This is very much a cultural fit test. If people who use poor grammar are going to drive the author nuts, then as the the person running the company I think he's perfectly justified in treating the candidate as a poor cultural fit.
Additionally, as someone who employs writers as well as programmers, he might reasonably want to hire a programmer who is also a writer for the same reason that you'd want to hire a programmer who also has ops experience: it makes them a more appealing hire for the kinds of problems his startup is trying to solve.
You don't see the problem because you look at it from a different direction.
Hiring good programmers is already hard enough. And you are likely to hire a bad programmer despite having them run through many programming interview sessions.
If you put all sorts of irrelevant criteria in between, you are likely to get people who have mastered the art of beating interviews by specializing in those criteria and diverting your attention from actual issues. Then we all go back and complain why its so hard to hire 'good' programmers.

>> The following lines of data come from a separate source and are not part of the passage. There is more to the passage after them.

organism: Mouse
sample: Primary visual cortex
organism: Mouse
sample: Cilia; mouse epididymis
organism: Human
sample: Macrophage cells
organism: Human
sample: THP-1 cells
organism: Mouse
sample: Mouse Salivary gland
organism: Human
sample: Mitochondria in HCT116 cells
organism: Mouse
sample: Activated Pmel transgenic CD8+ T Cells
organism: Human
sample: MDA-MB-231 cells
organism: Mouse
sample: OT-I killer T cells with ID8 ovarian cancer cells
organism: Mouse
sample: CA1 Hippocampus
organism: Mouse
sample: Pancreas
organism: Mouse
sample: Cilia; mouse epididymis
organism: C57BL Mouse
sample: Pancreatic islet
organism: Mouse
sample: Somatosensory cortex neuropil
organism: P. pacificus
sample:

The OP generated a lot of strong negative reactions. But it also generated some strong positive reactions from programmers who share the author's frustrations and would enjoy working at a place where everyone punctuates impeccably. Like the author, my experience has been that programmers who care about language tend to write beautiful code.

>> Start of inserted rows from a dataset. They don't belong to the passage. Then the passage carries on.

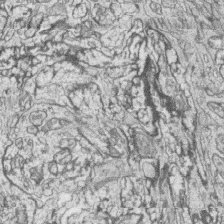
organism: Zebrafish
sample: synaptic ribbons in rod cells and cone cells
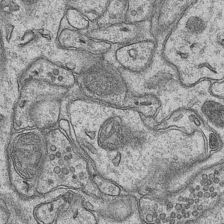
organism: Mouse
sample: CA1 Hippocampus
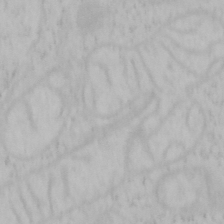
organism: Human
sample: HeLa cells
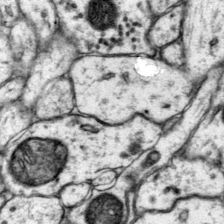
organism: Mouse
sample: Primary visual cortex
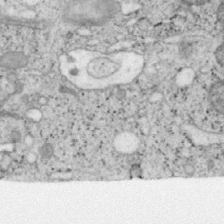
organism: Mouse
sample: OT-I killer T cells with ID8 ovarian cancer cells
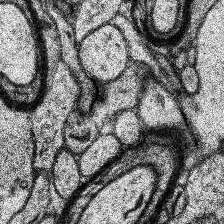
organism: Human
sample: Temporal Lobe
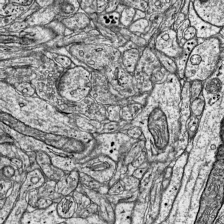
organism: Mouse
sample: Visual Cortex
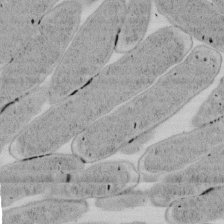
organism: E. coli
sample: Bacterial nucleoid
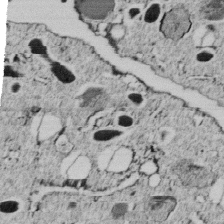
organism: C. elegans
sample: C. elegans embryo early stage
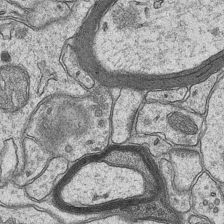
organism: Mouse
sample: CA1 Hippocampus
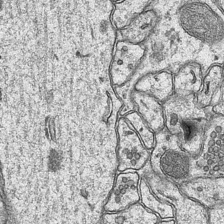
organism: Mouse
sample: CA1 Hippocampus
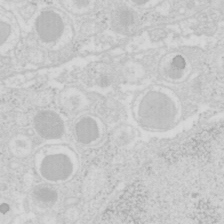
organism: Mouse
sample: Pancreas
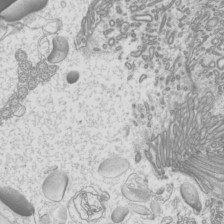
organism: Mouse
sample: Cilia; mouse epididymis
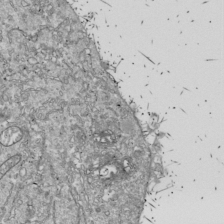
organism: Drosophila
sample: Cell division; meiosis; drosophila spermatocytes
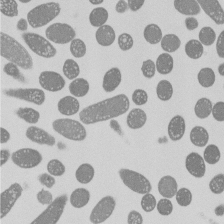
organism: E. coli
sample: Bacterial nucleoid
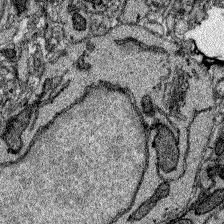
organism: Zebrafish
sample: Larval olfactory bulb
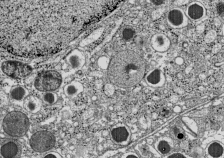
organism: C57BL Mouse
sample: Pancreatic islet
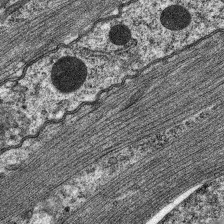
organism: C. elegans
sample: Pharynx
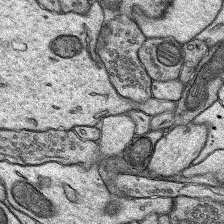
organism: Rat
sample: Hippocampus
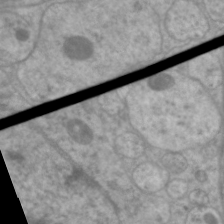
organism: C. elegans
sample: Pharynx
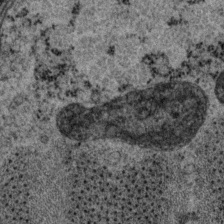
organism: P. pacificus
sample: Pharynx
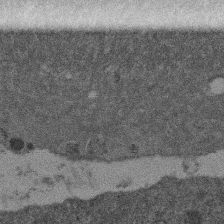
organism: Mouse
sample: Dividing mouse embryo 1 cell stage
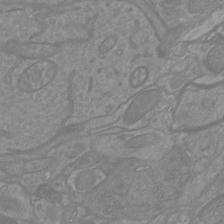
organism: Mouse
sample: Cortical neurons
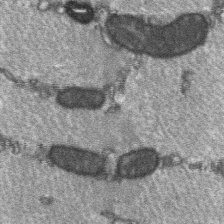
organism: C57BL Mouse
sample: Soleus
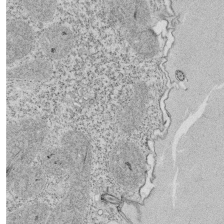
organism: Tetrahymena
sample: Cilia in tetrahymena
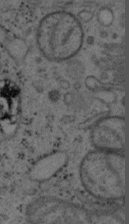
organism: Human
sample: HeLa cells
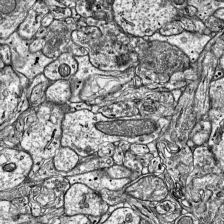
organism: Mouse
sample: Visual Cortex

I'm not looking for a job. But if I was, this article would make me more, not less, likely to apply.
I'm an owner at a software dev shop now, and I loved this article. I can't imagine actually using grammar as a litmus test, personally, but it definitely goes into my on-the-spot judgement criteria. I feel significantly less-comfortable working with someone who lacks the critical thinking skills or personal professionalism to be intensely concerned with how they interact with others - and grammar is significantly about that.
If you can't be bothered to learn grammatical syntax, and it's something you've done your whole life, why should I expect that you'll be bothered to pursue perfection in other areas? If you are bothered to pursue it, why should I believe you have a chance at approaching it if you haven't nailed something you've done since you were five years old?

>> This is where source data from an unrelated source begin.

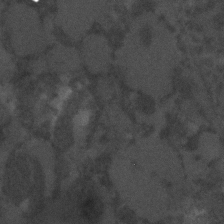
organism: C. elegans
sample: C. elegans embryo
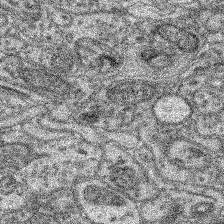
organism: Mouse
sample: Retina
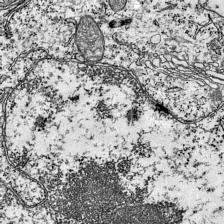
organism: Mouse
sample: Visual Cortex
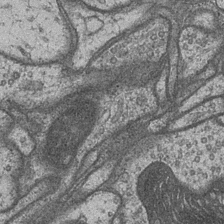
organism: Drosophila
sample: Optic medulla
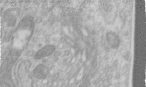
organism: Human
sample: Centriole in RPE cells
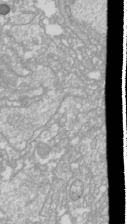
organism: Drosophila
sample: Cell division; meiosis; drosophila spermatocytes
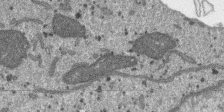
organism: Human
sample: Lung epithelial cells infected with SARS-CoV-2
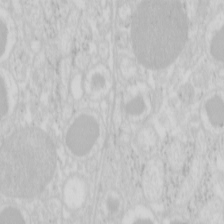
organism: Mouse
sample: Pancreas
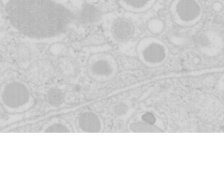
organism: Mouse
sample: Pancreas
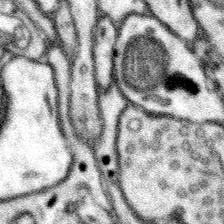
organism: Mouse
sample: Somatosensory cortex neuropil
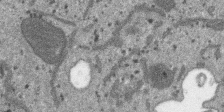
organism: Human
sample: Lung epithelial cells infected with SARS-CoV-2
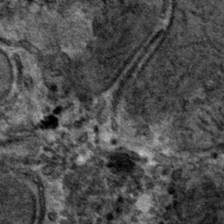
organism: Mouse
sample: Mouse hepatocytes
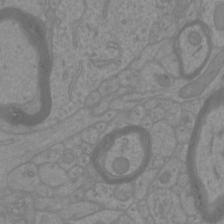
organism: Mouse
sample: Cortical neurons
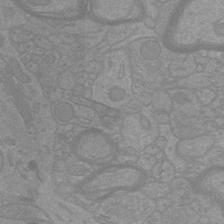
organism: Mouse
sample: Cortical neurons
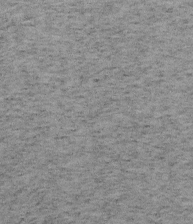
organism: Mouse
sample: OT-I killer T cells with ID8 ovarian cancer cells
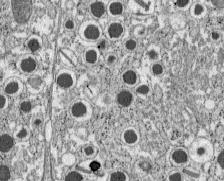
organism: C57BL Mouse
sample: Pancreatic islet
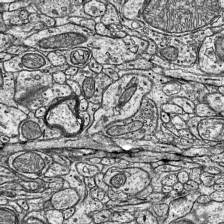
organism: Mouse
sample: Visual Cortex
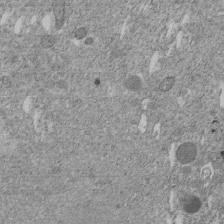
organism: C. elegans
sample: C. elegans embryo early stage
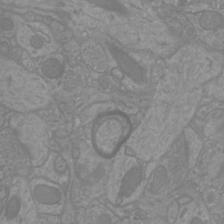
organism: Mouse
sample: Cortical neurons
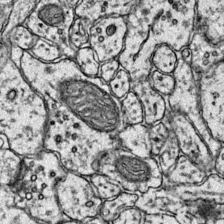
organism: Mouse
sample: Primary visual cortex
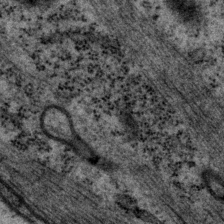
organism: P. pacificus
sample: Pharynx
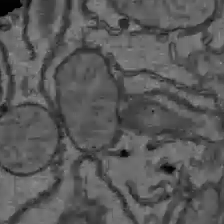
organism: C57BL Mouse
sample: Liver
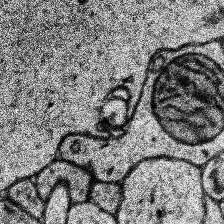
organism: Human
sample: Temporal Lobe
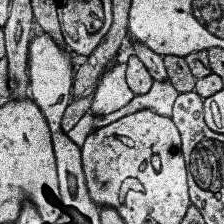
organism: Human
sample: Temporal Lobe
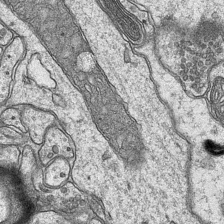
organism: Mouse
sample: CA1 Hippocampus
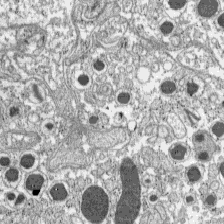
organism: C57BL Mouse
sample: Pancreatic islet
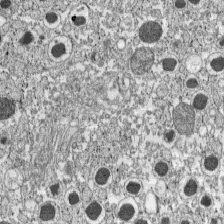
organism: C57BL Mouse
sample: Pancreatic islet
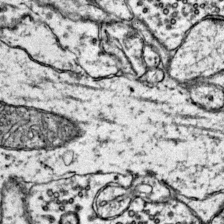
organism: Mouse
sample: Primary visual cortex

Anyway, I've not taken the time till now to really develop my understanding of this flash judgement I make of people, but it has always really bugged me. I have a friend who some people view as 'redneck' because he's got a bit of southern good-ol-boy in his heritage, but he's been reading books since he was young and it shows. We took a chance on him, brought him in-house, and trained him. One of the reasons I knew he'd become a great developer was because of the attention to detail he gave to everything that he did. It played out extremely well, for us and for him, and that one signal was a huge part of it.
Obviously anecdotal; typical caveats apply. Still, I'd rather live in the world iFixIt's pursuing than the world we presently live in, re: grammar.
EDIT: hilariously, for grammar. I missed a question mark.
Writing skills are clearly a BFOQ for an organization where your entire work product is written; there is absolutely nothing illegal about a writing test for a programming job.
Additionally, as someone who employs writers as well as programmers, he might reasonably want to hire a programmer who is also a writer for the same reason that you'd want to hire a programmer who also has ops experience: it makes them a more appealing hire for the kinds of problems his startup is trying to solve.
In short, I don't see the problem.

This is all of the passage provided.